Tra tanta musica, cinema e lettori, sembrava che la vita di Brown fosse ormai tutta in discesa. Solo che, nel novembre del 2004, lo trovarono in casa, morto d’infarto. Al suo funerale si presentarono in tanti. Vigili del fuoco, scrittori e musicisti. Amici come Jim Dickinson che, due anni dopo, se ne sarebbe uscito con «Fishing With Charlie & Other Selected Readings». Un disco dove si sente il vecchio produttore e musicista leggere le pagine di alcuni dei suoi scrittori preferiti. Da Brown a Jack Kerouac, da Nick Tosches a Michael Ondaatje. Quello stesso anno, Terry Kinney girò anche Kubuku Rides (This Is It), da un breve racconto di Brown sull’alcolismo, ma fu soprattutto la musica a ricordarsi dello scrittore. Come quando Alejandro Escovedo, Vic Chesnutt e tanti altri incisero assieme «Just One Time: Musical Tribute to Larry Brown» riunendo alcune delle canzoni che lo scrittore amava ascoltare quando se ne andava in giro in auto o che la sera suonava a casa. Ecco allora i North Mississippi Allstars con Glory e Dickinson con I’ll Remember You di Dylan, Chesnutt con Fish e lo stesso Brown con Don’t Let the Door. Poi, prima ancora che Dylan usasse la celebre foto di copertina, Tim Lee e i Walnut Surprise se ne sarebbero usciti con un paio di canzoni dedicate allo scrittore. Cosa che, con Tula, avrebbe fatto anche Alejandro Escovedo.

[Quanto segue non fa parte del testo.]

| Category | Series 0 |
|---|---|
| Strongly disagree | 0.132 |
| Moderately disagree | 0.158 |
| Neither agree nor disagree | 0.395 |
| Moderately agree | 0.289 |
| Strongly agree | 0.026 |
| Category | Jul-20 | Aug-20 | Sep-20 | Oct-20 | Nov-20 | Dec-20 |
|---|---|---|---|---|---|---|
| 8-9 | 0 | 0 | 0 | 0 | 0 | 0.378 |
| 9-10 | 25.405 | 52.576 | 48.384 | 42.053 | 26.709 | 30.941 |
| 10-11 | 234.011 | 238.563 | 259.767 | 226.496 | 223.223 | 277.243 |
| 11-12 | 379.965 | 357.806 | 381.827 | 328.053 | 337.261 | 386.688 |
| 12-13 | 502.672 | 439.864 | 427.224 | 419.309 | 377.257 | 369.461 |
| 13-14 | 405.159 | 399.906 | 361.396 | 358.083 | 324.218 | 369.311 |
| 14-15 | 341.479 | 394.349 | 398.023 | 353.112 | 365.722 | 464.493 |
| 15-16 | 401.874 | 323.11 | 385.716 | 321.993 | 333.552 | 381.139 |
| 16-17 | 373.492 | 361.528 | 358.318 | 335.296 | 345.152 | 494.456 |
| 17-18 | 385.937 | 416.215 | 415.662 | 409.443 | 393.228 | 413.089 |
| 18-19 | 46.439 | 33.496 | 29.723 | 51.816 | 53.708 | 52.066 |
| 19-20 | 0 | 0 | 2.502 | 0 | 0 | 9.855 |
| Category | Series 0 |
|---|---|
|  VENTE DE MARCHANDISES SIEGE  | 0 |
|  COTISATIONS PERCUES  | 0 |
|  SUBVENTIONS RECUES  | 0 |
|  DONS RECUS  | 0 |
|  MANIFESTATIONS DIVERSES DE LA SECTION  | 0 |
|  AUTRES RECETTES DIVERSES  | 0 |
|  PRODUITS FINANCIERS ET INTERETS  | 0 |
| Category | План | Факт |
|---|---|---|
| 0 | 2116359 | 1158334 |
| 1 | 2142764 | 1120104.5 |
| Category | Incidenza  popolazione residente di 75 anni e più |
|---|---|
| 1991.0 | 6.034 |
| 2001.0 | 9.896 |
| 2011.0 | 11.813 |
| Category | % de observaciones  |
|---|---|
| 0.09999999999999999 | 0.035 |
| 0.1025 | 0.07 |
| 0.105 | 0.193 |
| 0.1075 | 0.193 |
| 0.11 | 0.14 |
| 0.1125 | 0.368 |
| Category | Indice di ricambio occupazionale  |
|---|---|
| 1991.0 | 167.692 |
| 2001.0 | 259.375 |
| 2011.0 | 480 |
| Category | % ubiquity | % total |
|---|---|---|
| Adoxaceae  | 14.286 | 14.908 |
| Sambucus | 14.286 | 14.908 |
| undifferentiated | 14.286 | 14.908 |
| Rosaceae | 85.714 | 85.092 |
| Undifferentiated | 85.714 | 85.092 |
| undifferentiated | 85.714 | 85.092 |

Intanto avevano cominciato a morire Dickinson e gli altri. Chesnutt e Hannah. I vecchi amici di Brown. Qualcuno più giovane, come Gary Hawkins, sarebbe rimasto per scrivere la sceneggiatura di Joe, dall’omonimo romanzo del nostro Larry Brown. Tempo un anno, e ci avrebbe pensato David Gordon Green a farne un film con Nicolas Cage. Ultimo capitolo, per il momento, della saga di questo scrittore tanto amato da Hollywood e dalla musica ma che, dalle nostre parti, non è ancora riuscito a decollare.